The LLVM C backend seems to have been resurrected by Julia developers in the of summer 2014. The project is named llvm-cbe and is available on github (https://github.com/JuliaComputing). And it’s great, because it means now I can translate a D program back to C code … and then feed it to Emscripten!

Well, in theory. In practice, things didn’t come out very smoothly.

The C backend strikes back

Firstly, the LLVM C backend in its current state requires LLVM 3.7 exactly. And of course, you can’t compile it against fastcomp (the emscripten LLVM fork). So we’re gonna have to deal with two LLVM toolchains here, let’s hope everything will be compatible.

Secondly, the LLVM C backend sometimes generates invalid C code, i.e code which doesn’t compile.
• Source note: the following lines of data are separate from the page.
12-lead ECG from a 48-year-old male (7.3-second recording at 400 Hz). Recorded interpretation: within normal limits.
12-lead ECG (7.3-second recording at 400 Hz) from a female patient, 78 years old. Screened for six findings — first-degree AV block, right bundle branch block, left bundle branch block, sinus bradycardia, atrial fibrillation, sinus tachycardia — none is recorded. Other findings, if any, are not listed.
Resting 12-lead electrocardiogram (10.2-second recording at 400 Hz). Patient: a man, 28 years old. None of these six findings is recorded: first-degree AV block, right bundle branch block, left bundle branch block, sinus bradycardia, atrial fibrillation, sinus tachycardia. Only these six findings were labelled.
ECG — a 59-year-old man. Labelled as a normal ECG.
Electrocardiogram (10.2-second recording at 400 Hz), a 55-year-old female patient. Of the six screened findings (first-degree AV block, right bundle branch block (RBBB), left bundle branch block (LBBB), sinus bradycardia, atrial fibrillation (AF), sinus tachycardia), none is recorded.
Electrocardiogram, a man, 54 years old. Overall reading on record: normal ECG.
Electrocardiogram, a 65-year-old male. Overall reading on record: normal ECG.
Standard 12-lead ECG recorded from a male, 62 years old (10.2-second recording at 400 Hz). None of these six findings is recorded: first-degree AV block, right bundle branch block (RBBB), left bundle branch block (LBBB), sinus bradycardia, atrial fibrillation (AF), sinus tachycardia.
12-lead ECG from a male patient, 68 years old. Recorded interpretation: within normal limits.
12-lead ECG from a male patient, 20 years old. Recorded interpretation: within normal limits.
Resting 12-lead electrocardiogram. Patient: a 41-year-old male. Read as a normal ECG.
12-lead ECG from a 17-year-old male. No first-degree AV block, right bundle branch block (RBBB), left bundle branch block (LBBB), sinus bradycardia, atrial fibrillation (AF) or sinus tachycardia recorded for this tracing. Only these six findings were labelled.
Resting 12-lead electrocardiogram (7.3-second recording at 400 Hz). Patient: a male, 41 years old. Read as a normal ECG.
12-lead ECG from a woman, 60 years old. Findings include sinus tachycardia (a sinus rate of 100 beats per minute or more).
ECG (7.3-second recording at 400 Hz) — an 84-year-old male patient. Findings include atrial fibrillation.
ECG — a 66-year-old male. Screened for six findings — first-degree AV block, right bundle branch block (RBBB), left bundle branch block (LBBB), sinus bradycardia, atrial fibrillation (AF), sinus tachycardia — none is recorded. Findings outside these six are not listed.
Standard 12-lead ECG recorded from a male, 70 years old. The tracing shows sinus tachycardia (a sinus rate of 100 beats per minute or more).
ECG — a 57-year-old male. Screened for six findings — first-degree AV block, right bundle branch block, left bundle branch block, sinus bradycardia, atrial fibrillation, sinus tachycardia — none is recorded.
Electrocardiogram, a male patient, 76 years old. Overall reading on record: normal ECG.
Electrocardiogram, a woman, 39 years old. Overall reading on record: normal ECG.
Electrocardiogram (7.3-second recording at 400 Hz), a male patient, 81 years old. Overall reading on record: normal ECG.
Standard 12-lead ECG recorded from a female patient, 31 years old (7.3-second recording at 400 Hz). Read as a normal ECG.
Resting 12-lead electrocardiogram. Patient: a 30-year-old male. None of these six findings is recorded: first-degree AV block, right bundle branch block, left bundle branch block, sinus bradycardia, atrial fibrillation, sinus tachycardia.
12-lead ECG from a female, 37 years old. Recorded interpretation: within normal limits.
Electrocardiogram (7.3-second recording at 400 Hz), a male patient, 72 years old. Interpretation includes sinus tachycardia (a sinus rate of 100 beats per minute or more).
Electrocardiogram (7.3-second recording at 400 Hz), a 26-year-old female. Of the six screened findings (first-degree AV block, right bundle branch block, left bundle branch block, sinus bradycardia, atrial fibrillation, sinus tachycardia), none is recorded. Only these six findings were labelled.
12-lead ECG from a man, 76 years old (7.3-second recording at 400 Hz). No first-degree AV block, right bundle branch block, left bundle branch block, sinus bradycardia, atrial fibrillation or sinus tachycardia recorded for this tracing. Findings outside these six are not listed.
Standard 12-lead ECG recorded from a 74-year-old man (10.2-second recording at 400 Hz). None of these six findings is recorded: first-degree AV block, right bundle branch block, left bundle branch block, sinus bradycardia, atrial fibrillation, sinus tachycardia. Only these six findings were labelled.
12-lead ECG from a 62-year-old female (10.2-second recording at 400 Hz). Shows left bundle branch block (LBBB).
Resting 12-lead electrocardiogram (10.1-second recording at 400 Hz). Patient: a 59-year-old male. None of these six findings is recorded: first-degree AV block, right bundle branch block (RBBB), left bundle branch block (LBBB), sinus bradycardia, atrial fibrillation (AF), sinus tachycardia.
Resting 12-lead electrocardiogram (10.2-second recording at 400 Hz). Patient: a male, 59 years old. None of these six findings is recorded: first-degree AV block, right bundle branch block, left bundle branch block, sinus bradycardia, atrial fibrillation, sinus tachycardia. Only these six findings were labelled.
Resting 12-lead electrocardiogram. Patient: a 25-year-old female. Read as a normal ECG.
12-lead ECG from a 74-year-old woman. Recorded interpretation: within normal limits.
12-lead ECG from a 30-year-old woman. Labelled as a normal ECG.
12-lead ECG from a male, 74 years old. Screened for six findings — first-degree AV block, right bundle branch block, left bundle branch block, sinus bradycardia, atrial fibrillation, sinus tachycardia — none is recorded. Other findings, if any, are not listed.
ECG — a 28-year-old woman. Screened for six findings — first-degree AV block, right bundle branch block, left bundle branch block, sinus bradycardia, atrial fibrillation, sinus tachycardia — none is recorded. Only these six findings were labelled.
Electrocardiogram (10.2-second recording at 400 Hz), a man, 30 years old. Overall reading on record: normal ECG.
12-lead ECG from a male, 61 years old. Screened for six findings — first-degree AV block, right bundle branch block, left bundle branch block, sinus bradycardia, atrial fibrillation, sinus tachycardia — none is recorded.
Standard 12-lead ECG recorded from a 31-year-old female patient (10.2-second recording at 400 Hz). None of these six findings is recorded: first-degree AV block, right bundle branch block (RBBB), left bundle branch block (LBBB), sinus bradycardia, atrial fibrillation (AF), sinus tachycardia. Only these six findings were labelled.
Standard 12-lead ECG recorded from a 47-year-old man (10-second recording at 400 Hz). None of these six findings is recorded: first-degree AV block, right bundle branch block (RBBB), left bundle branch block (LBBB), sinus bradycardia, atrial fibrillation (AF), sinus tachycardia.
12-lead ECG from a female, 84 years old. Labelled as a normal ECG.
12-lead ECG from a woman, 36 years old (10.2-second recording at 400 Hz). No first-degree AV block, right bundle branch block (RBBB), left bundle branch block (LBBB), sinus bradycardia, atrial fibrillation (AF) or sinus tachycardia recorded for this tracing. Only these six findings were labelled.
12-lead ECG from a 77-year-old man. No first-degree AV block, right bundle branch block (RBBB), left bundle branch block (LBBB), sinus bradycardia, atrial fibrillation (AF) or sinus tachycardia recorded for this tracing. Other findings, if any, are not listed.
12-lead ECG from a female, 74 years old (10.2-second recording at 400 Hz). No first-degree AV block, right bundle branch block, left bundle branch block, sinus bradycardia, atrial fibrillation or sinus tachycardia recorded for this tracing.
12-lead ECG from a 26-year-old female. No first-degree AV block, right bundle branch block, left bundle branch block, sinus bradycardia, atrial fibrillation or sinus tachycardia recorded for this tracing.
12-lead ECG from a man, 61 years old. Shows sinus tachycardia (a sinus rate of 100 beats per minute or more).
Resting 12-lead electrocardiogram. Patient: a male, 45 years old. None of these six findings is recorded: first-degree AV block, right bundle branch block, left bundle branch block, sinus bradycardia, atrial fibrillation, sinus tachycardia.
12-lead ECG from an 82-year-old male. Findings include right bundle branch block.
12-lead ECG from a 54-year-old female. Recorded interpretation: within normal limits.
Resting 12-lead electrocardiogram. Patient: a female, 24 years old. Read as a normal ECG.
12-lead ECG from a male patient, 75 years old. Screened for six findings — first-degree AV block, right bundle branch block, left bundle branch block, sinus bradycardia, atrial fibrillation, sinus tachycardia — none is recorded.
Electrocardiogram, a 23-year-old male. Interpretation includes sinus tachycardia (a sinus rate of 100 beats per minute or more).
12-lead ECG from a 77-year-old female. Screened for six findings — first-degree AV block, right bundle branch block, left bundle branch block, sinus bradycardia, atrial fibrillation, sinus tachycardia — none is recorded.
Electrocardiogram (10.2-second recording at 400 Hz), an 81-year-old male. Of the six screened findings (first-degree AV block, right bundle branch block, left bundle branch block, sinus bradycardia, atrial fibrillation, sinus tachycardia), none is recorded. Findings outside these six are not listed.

Once again, it seems that its authors restricted themselves to the bitcode subset targetted by clang (although, with a lot of effort, it’s possible to craft a C++ file whose compilation with clang will produce evil bitcode, and this evil bitcode will lead llvm-cbe into producing invalid C code: https://github.com/JuliaComputing/llvm-cbe/issues/2#issuecomment-236424508 ) .

I had to fork my version of llvm-cbe, and to fix some issues myself, hoping that my pull requests will be accepted.

The return of Emscripten

At this point, I’m able to translate some D programs to standalone-gcc-compilable C code. Which means the only thing left is to feed it to Emscripten.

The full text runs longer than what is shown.